2020 Fantasy Football Consistency: Wide Receivers
There was once a time in fantasy football where wide receivers were mere afterthoughts; NFL running backs commonly saw 300 touches yearly and rushing production was incredible. However, as the NFL became increasingly more pass-heavy with the incorporation of analytics, offense-friendly rules, and greater utilization of three-WR sets, many fantasy leagues adopted PPR and a third starting WR slot setting to drive greater importance in the WR role.
However, the proliferation of three-WR sets in the NFL, and these fantasy rule changes led to an influx of WR3s – boom-bust options that are seemingly indistinguishable from one another. Trying to guess when to start Will Fuller, Marquise Brown, or Marvin Jones last year in a given week was infuriating.
These types of receivers display immense potential but include significant weekly volatility that could easily lose you a match-up.

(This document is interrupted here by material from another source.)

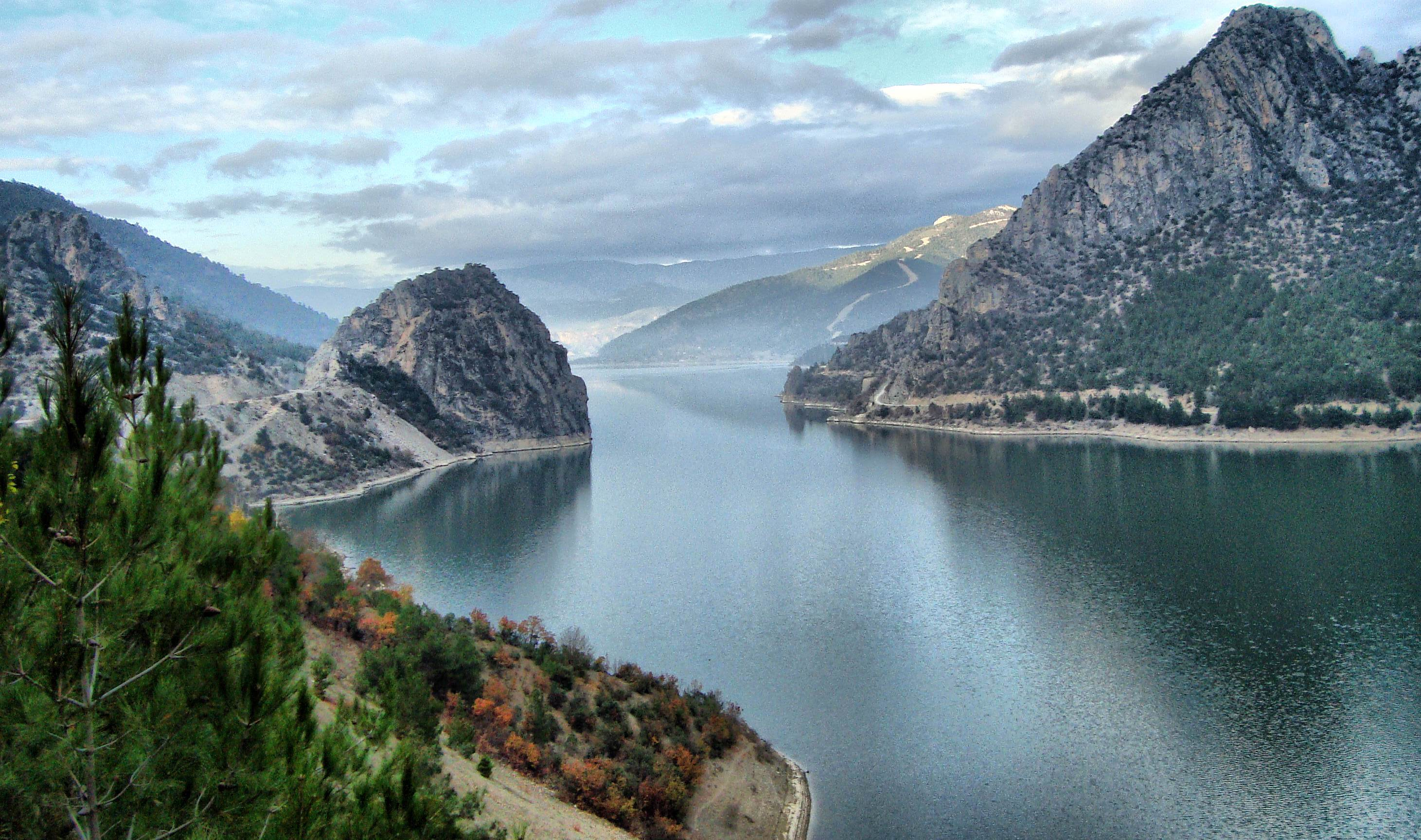 Altınkaya dam.

Identifying the perfect harmony between upside and a reliable floor is critical as WR production becomes more fragmented.
Simply put, there are four quadrants for any given position: high risk, low reward (HRLR), high risk, high reward (HRHR), low risk, low reward (LRLR), and low risk, high reward (LRHR). The former is the least desirable, all things held equal, while the latter is most appealing. Analyzing WRs’ risk-versus-reward averages should allow you to more effectively construct a high-upside and low-volatility fantasy team.

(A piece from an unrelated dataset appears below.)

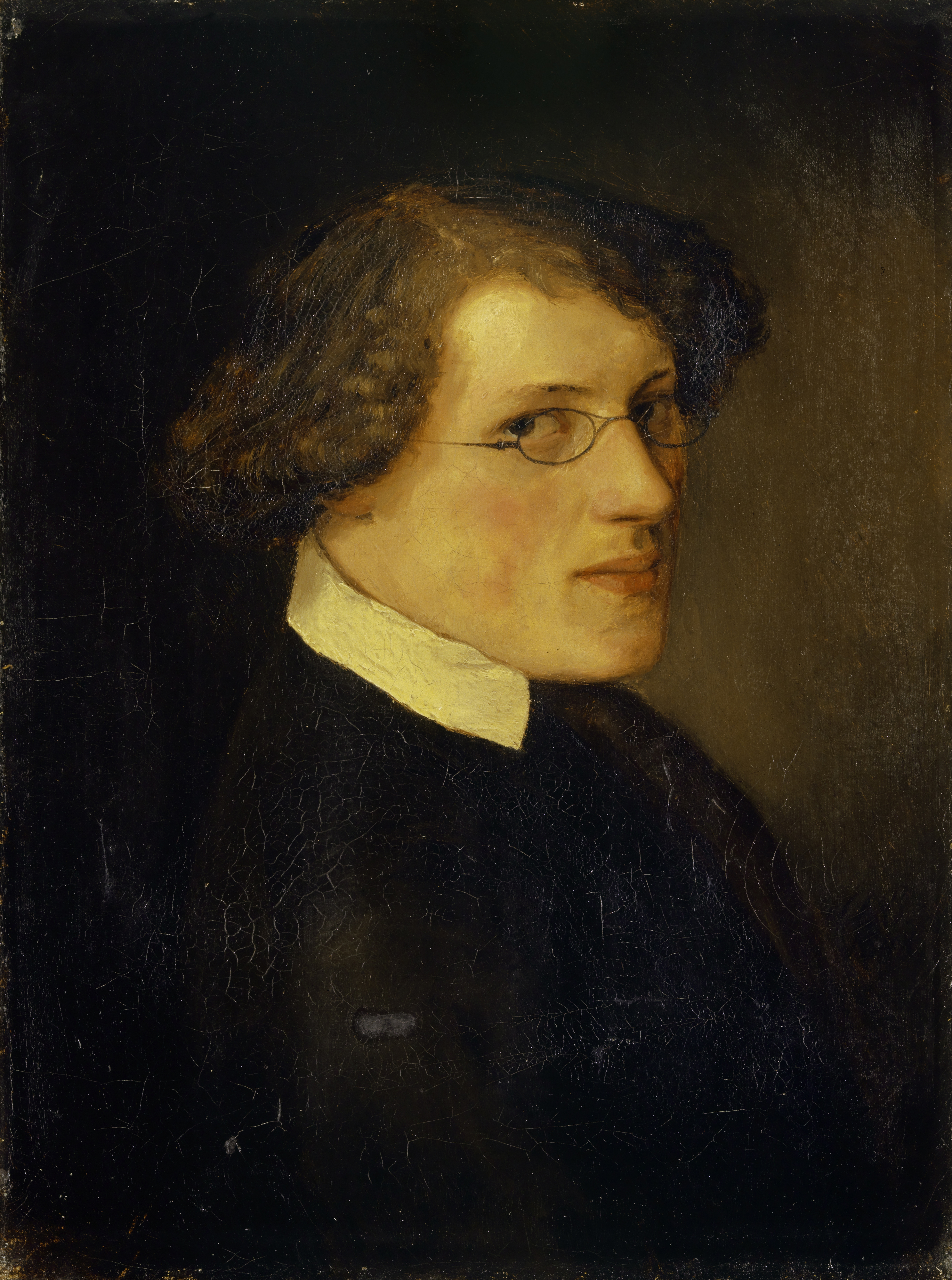 Arnold Böcklin: Bildnis Jakob Mähly als Student, 1848. HxB: 32.6 x 24.4 cm; Öl auf Leinwand. Kunstmuseum Basel, Inv. 93

The visualization below displays FantasyPros’ top 24 WRs per average draft position (ADP) in half PPR leagues, as of July 9. According to PFF data, on average, these 24 WRs generated 12.9 PPG – in which they had at least one opportunity, defined as targets plus rushes – with a standard deviation (SD) of 8.1 points, equaling a 62.8% coefficient of variation (CV). Generally, the lower the CV, the safer the player is given his average production. Considering these data, the average top 24 WR should score between 4.8 and 21.0 PPG, on average, each week.
Among the top 24 drafted WRs in 2020, only 25% clearly seem to be elite producers with below-average weekly risk, while three others (Cooper Kupp, Allen Robinson, and Keenan Allen) reside on the fringe. However, when considering draft capital, there are some very appealing players outside of the green region. In fact, pairing players like Michael Thomas with Mike Evans or Calvin Ridley may be hugely successful and desirable depending on your strategy and risk aversion.
Players to Target
Kenny Golladay (13.6 PPG, 7.9 SD, 57.9% CV)
Kenny Golladay remains overlooked by the fantasy community, with an ADP at the tail end of the second round or mid-third, depending on league size. Golladay performed well despite Matthew Stafford starting just eight games last year, while on pace for the most efficient season in his career. If Stafford can stay healthy (he played in all 16 games every year prior since 2011), while playing at a similar level as last year, Golladay could absolutely go bonkers and push for a top-five WR finish. This is well worth his current cost.
D.J. Moore (12.6 PPG, 6.2 SD, 48.9% CV)
As one of my favorite targets this season and being a fellow University of Maryland alumnus, D.J. Moore had to be on this list. Despite playing on a Panthers offense last year with Kyle Allen at the helm, Moore proved why he was a first-round pick in 2018. Before leaving Week 16 with an injury after just one yard on two targets, Moore was on pace for over 1,340 yards at an 8.9 yards-per-target clip. Now he has a seemingly legit QB in Teddy Bridgewater. Moore is one of my favorite targets in the third round currently in 12-team leagues, and easily a top choice in the fourth if he falls.
Players to Avoid
A.J. Brown (11.9 PPG, 9.1 SD, 75.9% CV)
I’ll preface this by saying A.J. Brown may turn out to be the next best WR in the league following his superbly efficient rookie season. However, that’s the issue. His (and Ryan Tannehill’s) efficiency was off the charts, scoring nine touchdowns on just 55 touches and 87 opportunities through the regular season. In fact, across his last five games (including the playoffs), Brown produced just 10 catches for 222 yards (124 of those coming in one game on four catches) on 20 targets. Simply put, Brown has immense upside and talent, but also great risk if whenever the Titans go into their desired run-heavy mode. At an ADP residing in the third or fourth, I’m avoiding Brown unless I already have stability at the WR position and can shoot for the moon with his upside.
T.Y. Hilton (10.3 PPG, 7.0 SD, 68.7% CV)
T.Y. Hilton has been so good seemingly every year since he entered the league in 2012. However, an injury-plagued 2019 season in which he underperformed despite a solid touchdown-per-game rate, not to mention another new QB – who happens to be aging (and declining) – has me avoiding Hilton in most drafts. Although he isn’t too expensive with an ADP in the fifth-to-sixth rounds, I find myself targeting higher upside players like D.J. Chark, Terry McLaurin, James Conner, or David Johnson ahead of him.